[Opening DATA FOR PROCESSING section]
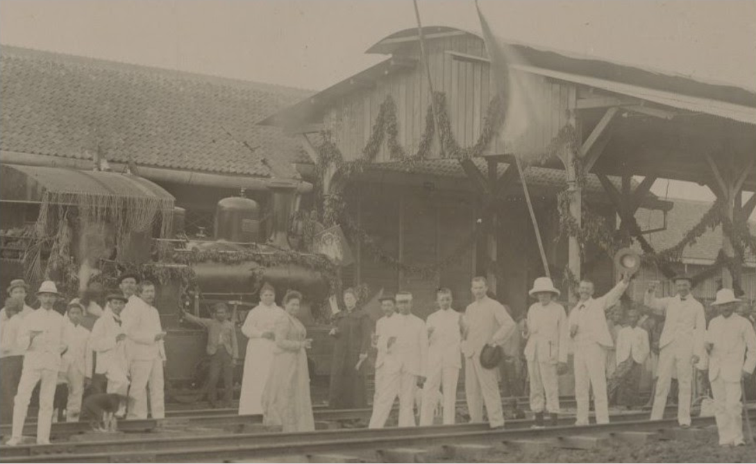 Opening van het station van de Nederlandsch-Indische Spoorweg Maatschappij te Tjepoe (Cepu) bij Blora, 1902, Collection Rob Niewenhuys
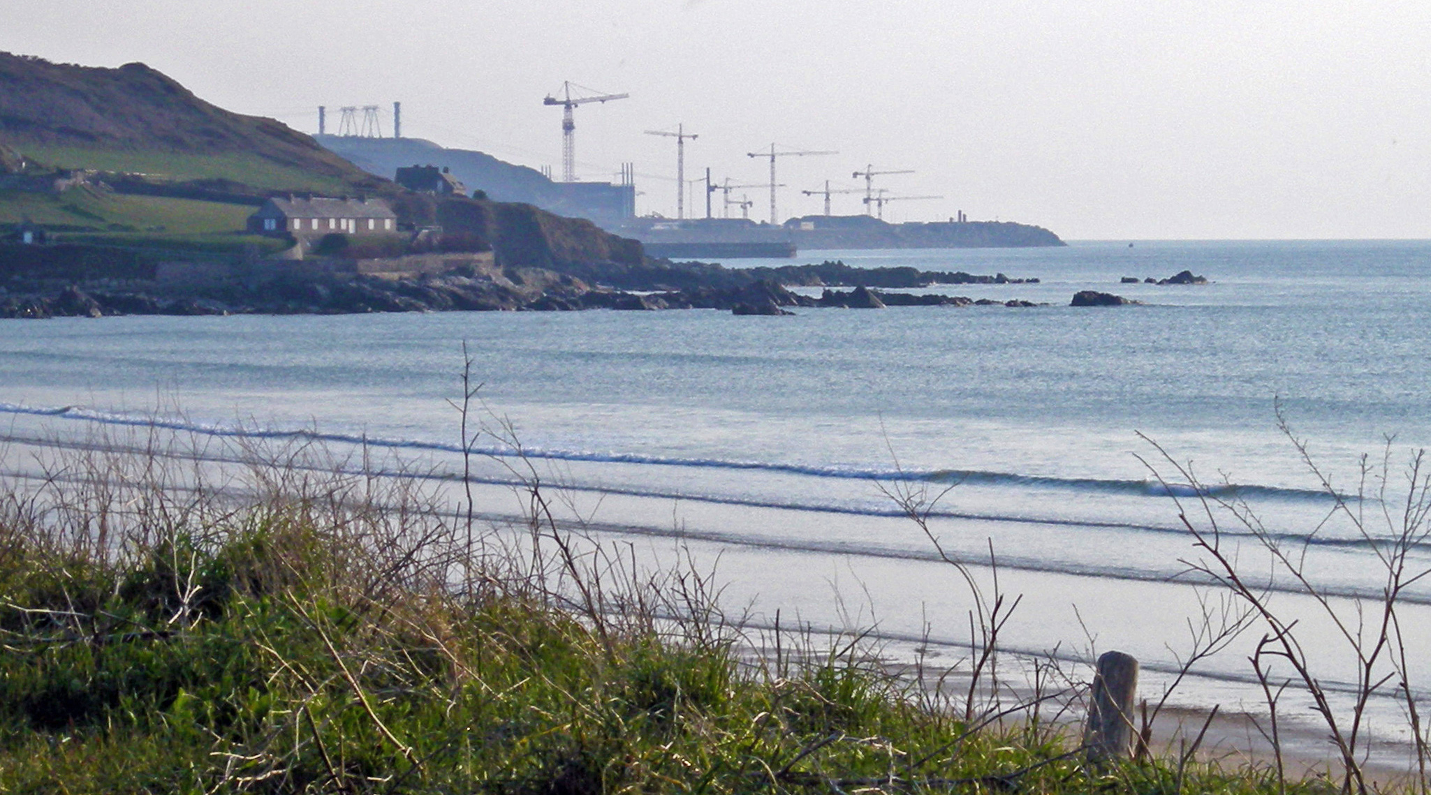 Le nouveau chantier de Flamanville vu depuis Siouville-Hague (Manche, Normandie, France)
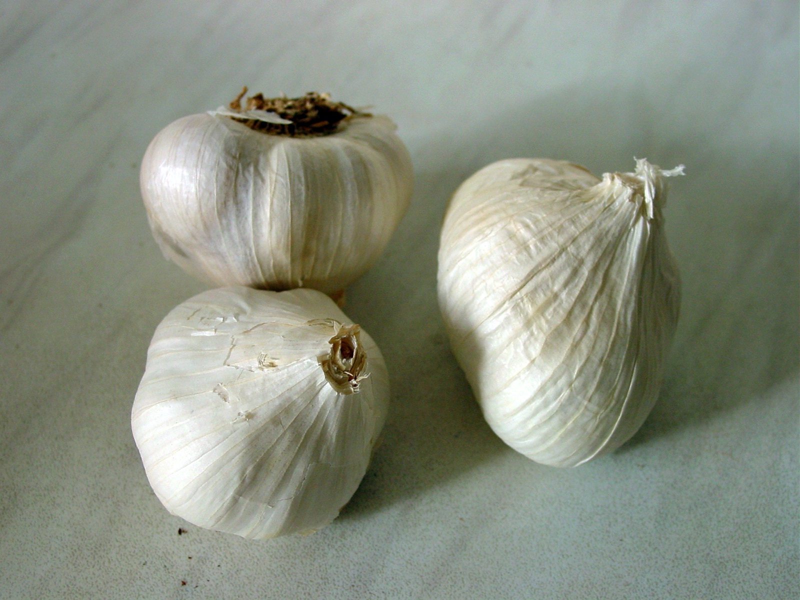 Garlic
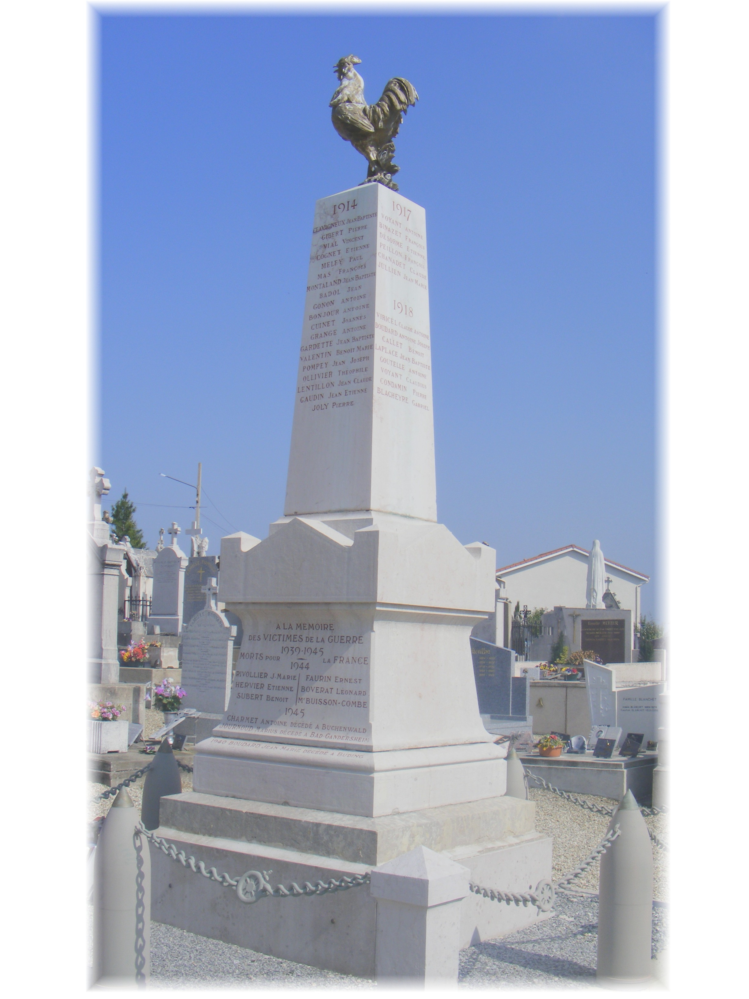 Monument aux morts édifié en 1919 au centre du cimetière
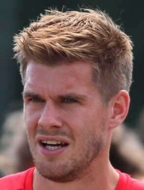 Simon Terodde beim VfB-Training. Aufgenommen von
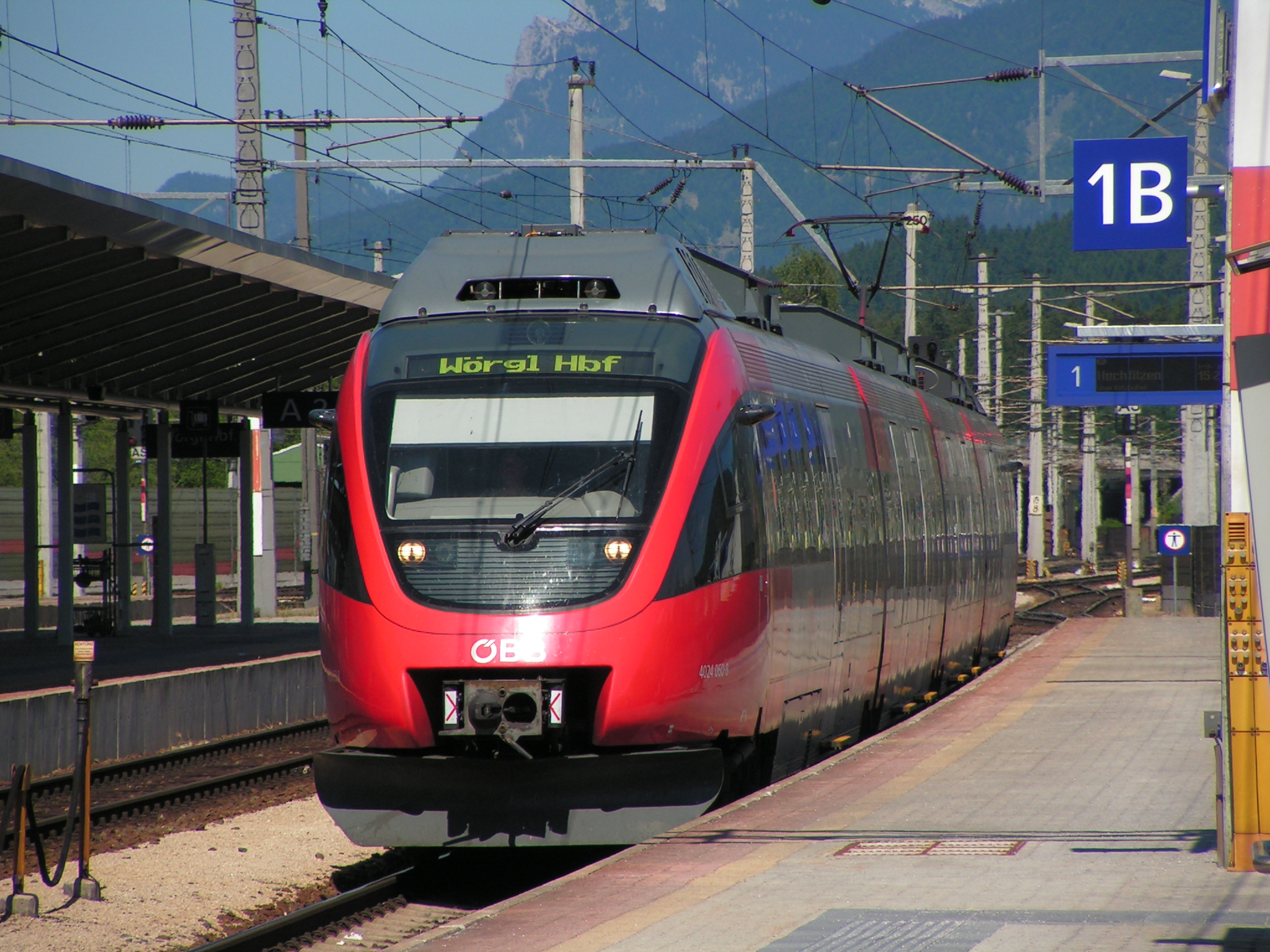 ÖBB 4024
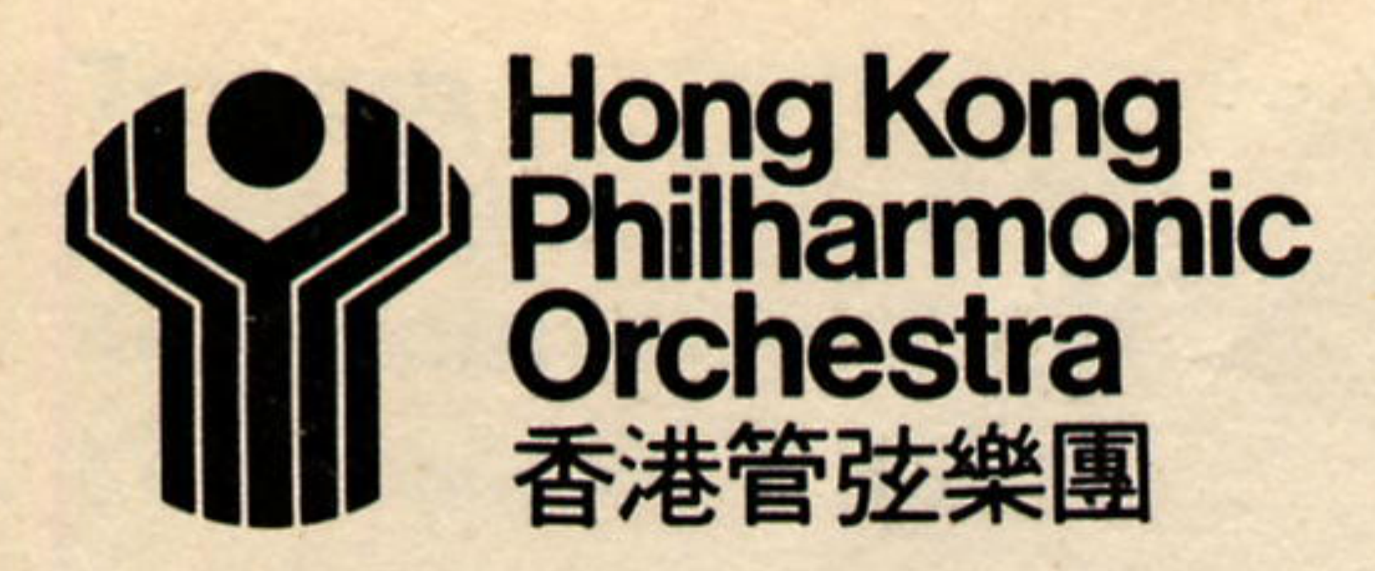 港樂第一代標誌
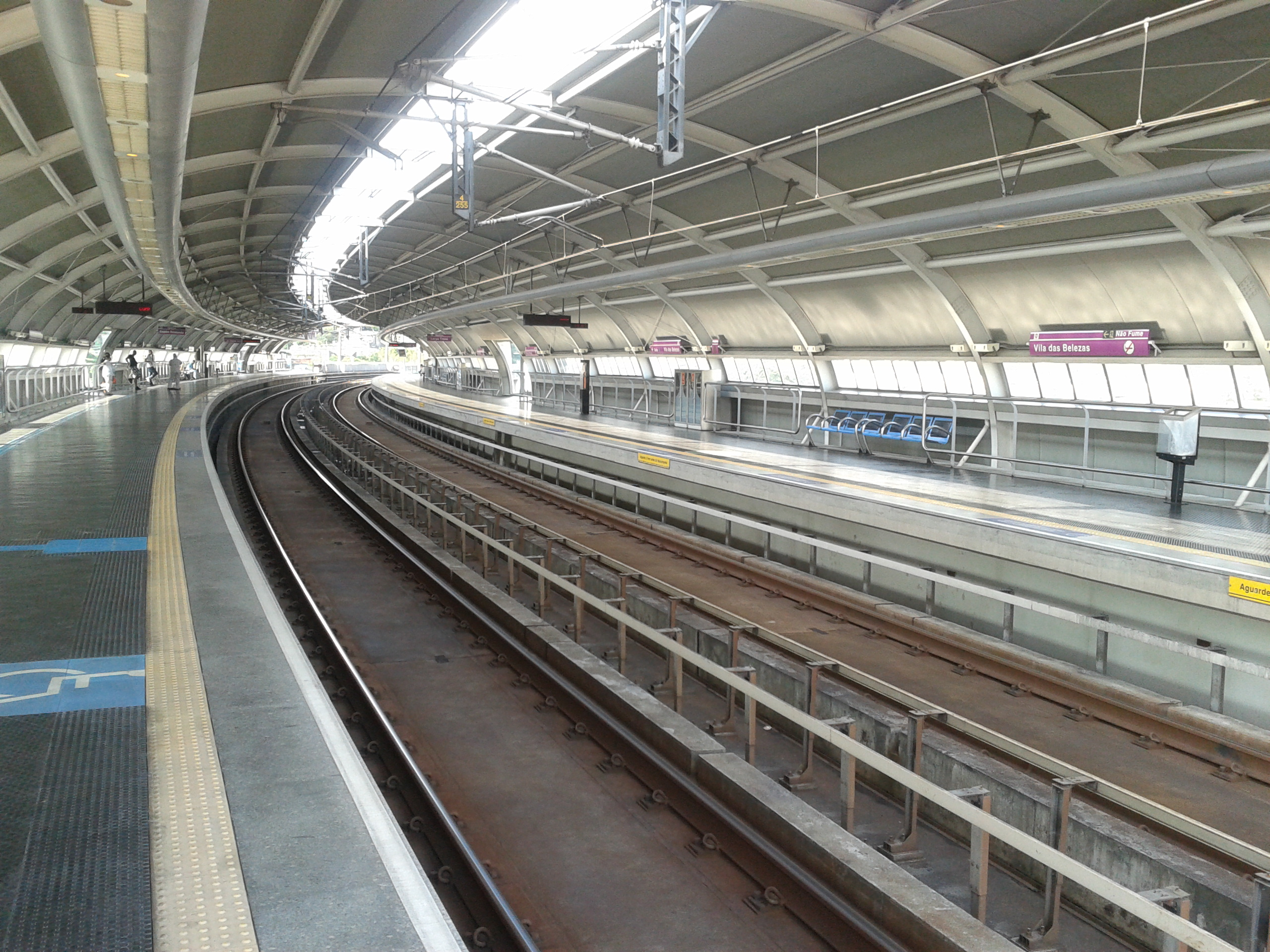 Vista da plataforma da estação Vila das Belezas, da Linha 5 - Lilás, do Metrô de São Paulo.
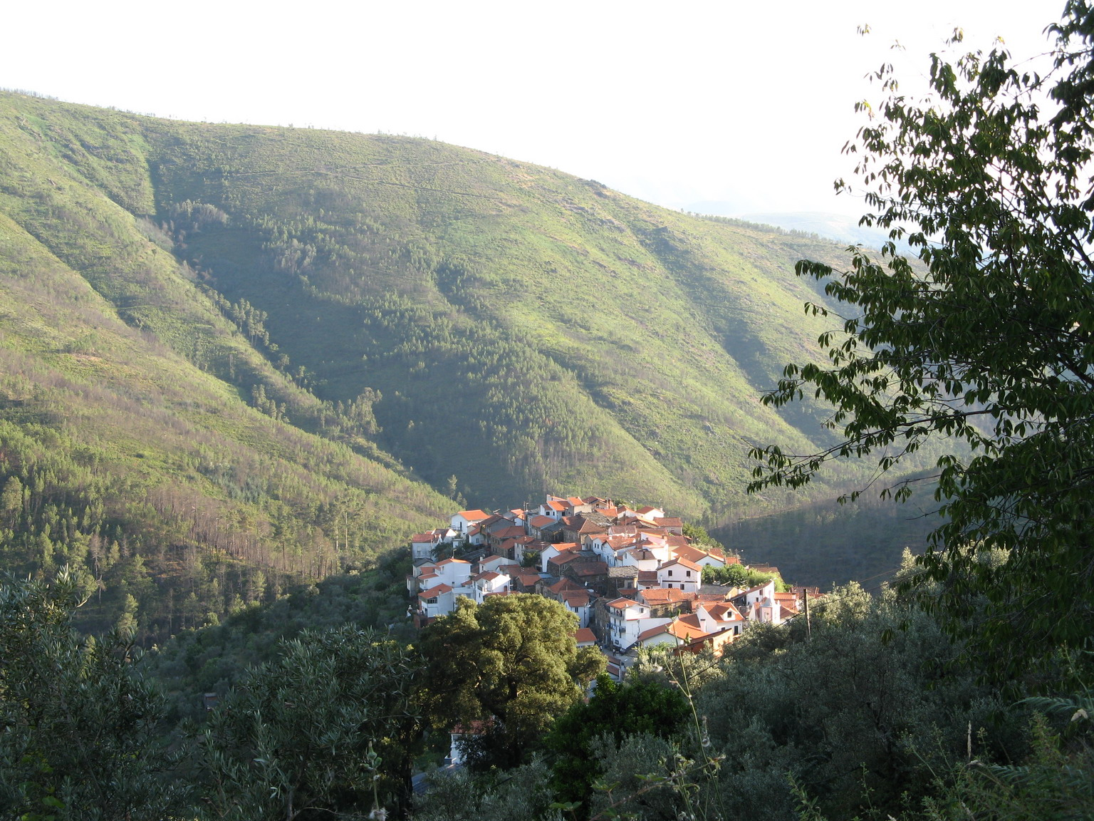 Foto parcial da aldeia da Cabeça (Parque Natural da Serra da Estrela)
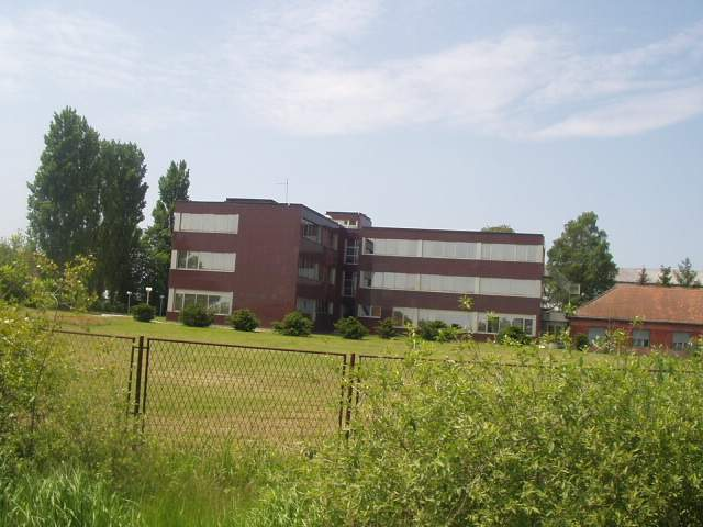 Uprava PIK-a
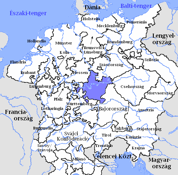 A Frankóniai körzet a Német-római Birodalomban
[Closing DATA FOR PROCESSING section]
# ASSIGNED TASK
Please set down the records exactly, and keep every image out of the copy.

# RESPONSE TO THIS TASK
 Opening van het station van de Nederlandsch-Indische Spoorweg Maatschappij te Tjepoe (Cepu) bij Blora, 1902, Collection Rob Niewenhuys
 Le nouveau chantier de Flamanville vu depuis Siouville-Hague (Manche, Normandie, France)
 Garlic
 Monument aux morts édifié en 1919 au centre du cimetière
 Simon Terodde beim VfB-Training. Aufgenommen von
 ÖBB 4024
 港樂第一代標誌
 Vista da plataforma da estação Vila das Belezas, da Linha 5 - Lilás, do Metrô de São Paulo.
 Foto parcial da aldeia da Cabeça (Parque Natural da Serra da Estrela)
 Uprava PIK-a
 A Frankóniai körzet a Német-római Birodalomban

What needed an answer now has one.